Mi: Wie stellen Sie sich das vor?

Dr. Heide: Die Werte müssen gepflegt werden, sonst wird die Anwaltschaft über kurz oder lang an Einfluss verlieren. Die Kammer muss ihre Funktion als Berufsaufsicht wahrnehmen und die Anständigkeit, um die es geht, kontinuierlich vorleben.

Mi: Wie sehen Sie in diesem Zusammenhang die Rolle und Funktion der Syndikusanwälte?
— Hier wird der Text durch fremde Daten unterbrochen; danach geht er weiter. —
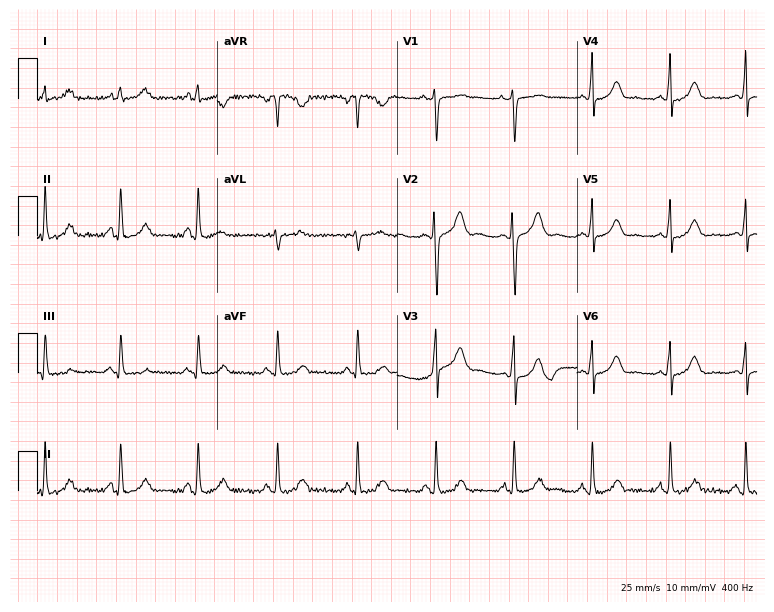
12-lead ECG from a female patient, 23 years old. Screened for six findings — first-degree AV block, right bundle branch block, left bundle branch block, sinus bradycardia, atrial fibrillation, sinus tachycardia — none is recorded. Other findings, if any, are not listed.
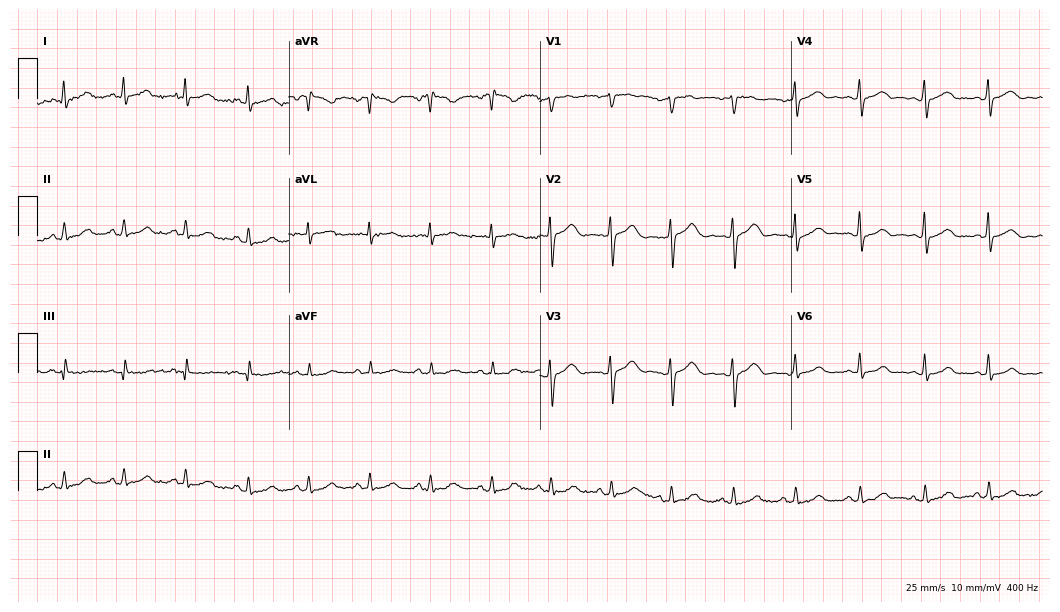
ECG (10.2-second recording at 400 Hz) — a 49-year-old woman. Labelled as a normal ECG.
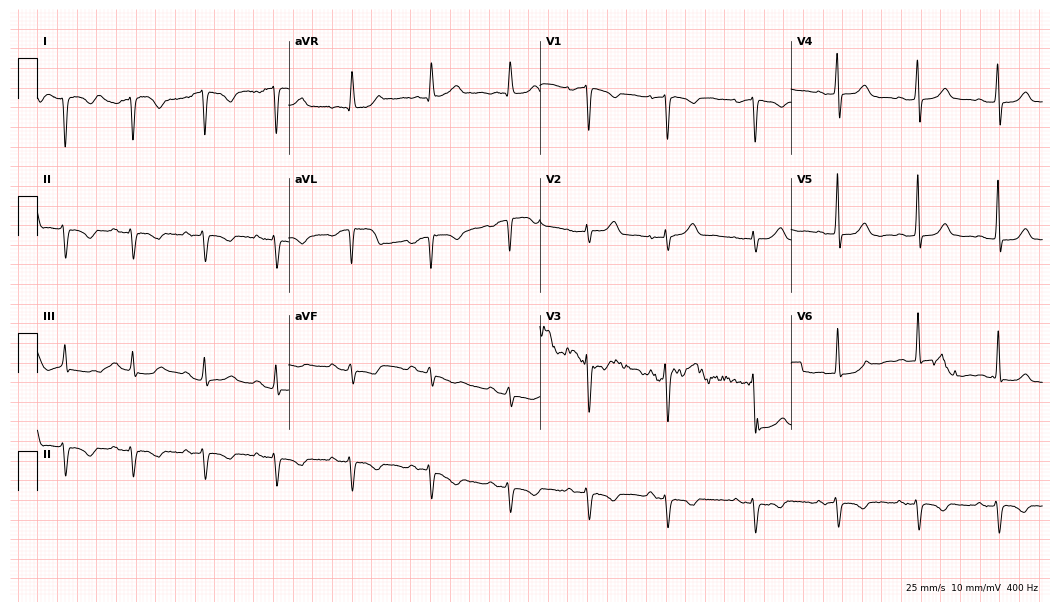
12-lead ECG from a 65-year-old woman (10.2-second recording at 400 Hz). No first-degree AV block, right bundle branch block, left bundle branch block, sinus bradycardia, atrial fibrillation or sinus tachycardia recorded for this tracing.
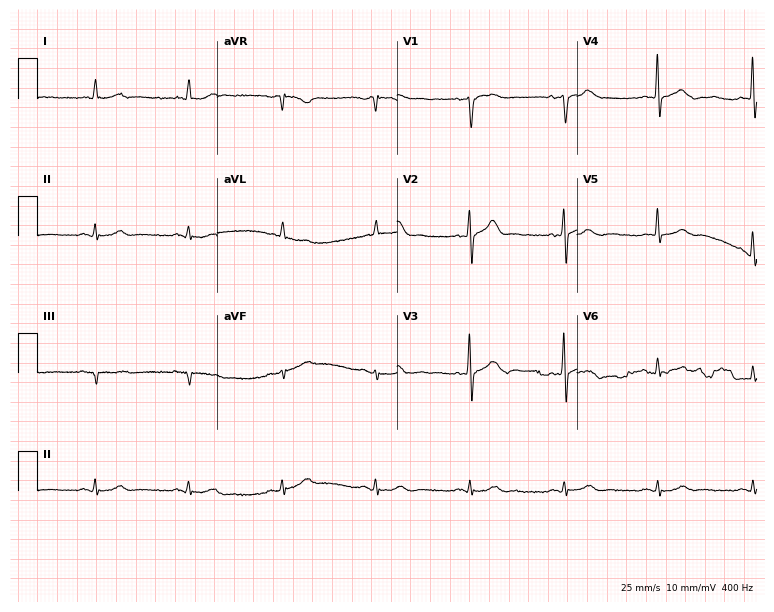
12-lead ECG from a male, 84 years old. Recorded interpretation: within normal limits.
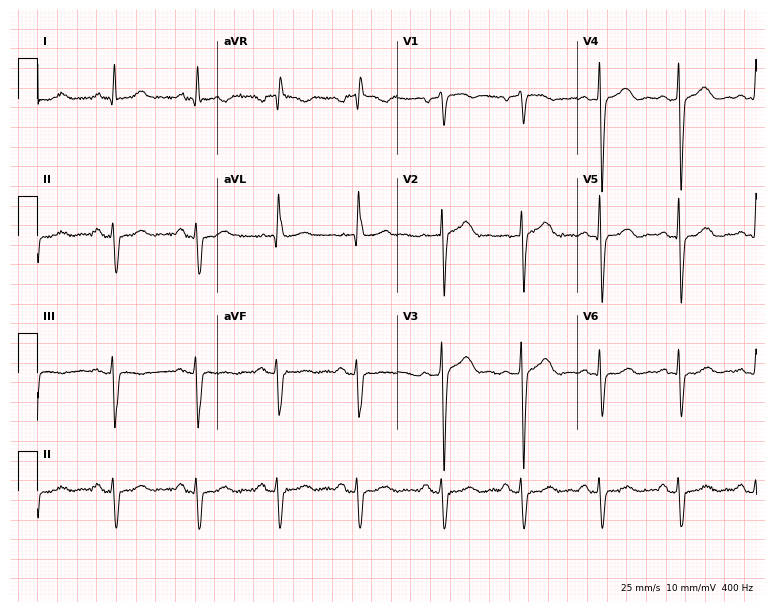
Standard 12-lead ECG recorded from a male patient, 83 years old. None of these six findings is recorded: first-degree AV block, right bundle branch block, left bundle branch block, sinus bradycardia, atrial fibrillation, sinus tachycardia. Other findings, if any, are not listed.

Dr. Heide: Es ist gut, dass es Syndikusanwälte gibt. Sie sind zwar nicht der typische unabhängige Rechtsvertreter. Die Idee, jemanden im Unternehmen zu haben, der fachlich unabhängig ist, halte ich aber für richtig. Es gibt ja auch Betriebsärzte. Allerdings kommt es sehr darauf an, wie die Rolle gelebt wird. Ein Syndikusanwalt ist nicht der Handlanger der Geschäftsführung, sondern muss seine Aufgabe als Rechtsanwalt ernst nehmen. Deshalb fände ich es gut, wenn sich Syndikusanwälte stärker als bislang in der anwaltlichen Selbstverwaltung engagieren würden.
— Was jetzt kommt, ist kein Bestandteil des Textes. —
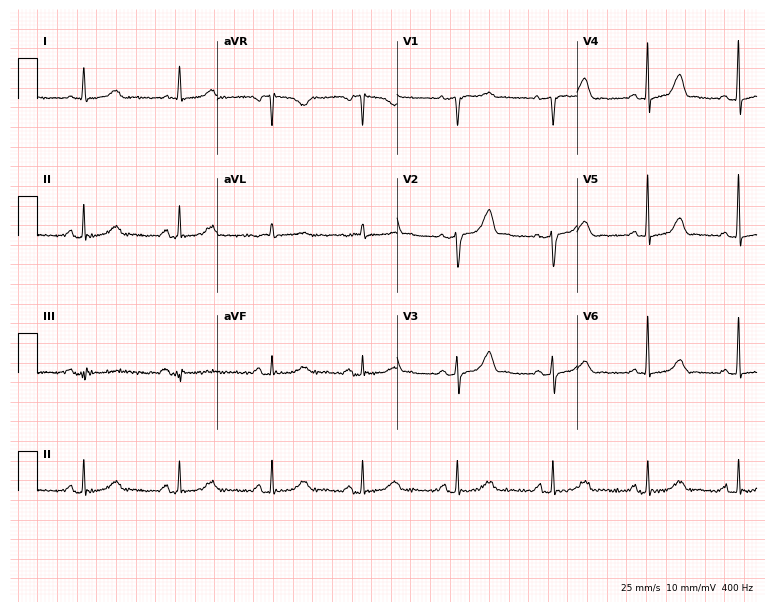
12-lead ECG from a woman, 79 years old. Recorded interpretation: within normal limits.
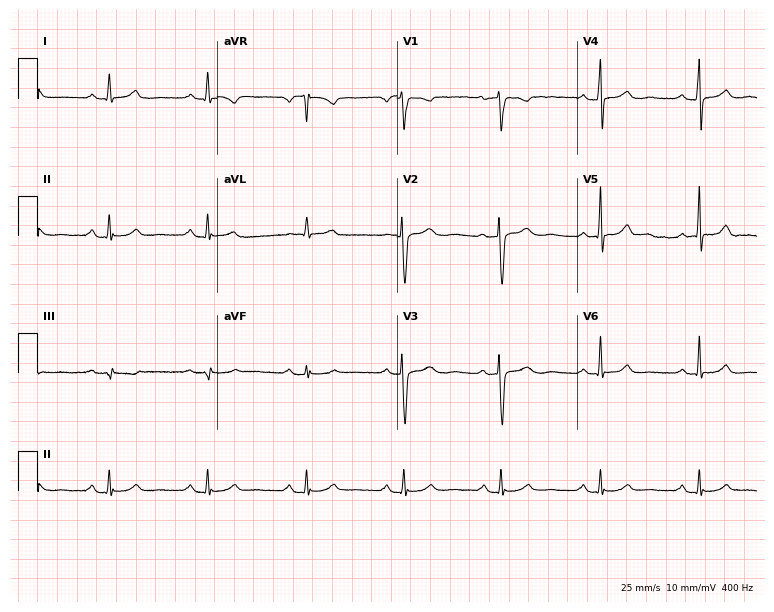
Standard 12-lead ECG recorded from a female patient, 53 years old (7.3-second recording at 400 Hz). Read as a normal ECG.

Anmerkung: Die Rechtsanwaltskammer Düsseldorf macht nicht zum ersten Mal mit gescheiterten Gerichtsverfahren von sich reden. Der Arbeitsgerichtsprozess, auf den RA Dr. Heide hinweist, ging auf eine Verdachtskündigung zurück, die im Jahr 2015 gegenüber der damaligen Hauptgeschäftsführerin ausgesprochen worden war. Die Anwaltskammer unterlag, der Rechtsstreit wurde durch einen kostspieligen Vergleich beendet. Die von der Kammer – und damit letztlich von der Anwaltschaft – zu tragenden Kosten waren auch deshalb so hoch, weil der Vorstand eine Honorarvereinbarung mit dem Anwalt einer Kanzlei, die üblicherweise Großkonzerne berät, abgeschlossen hatte.   

Die Fragen wurden gestellt von RA Dr. Gregor Kuntze-Kaufhold

Das Interview wurde am 12.03.21 telefonisch geführt und anschließend von 'mi' verschriftlicht.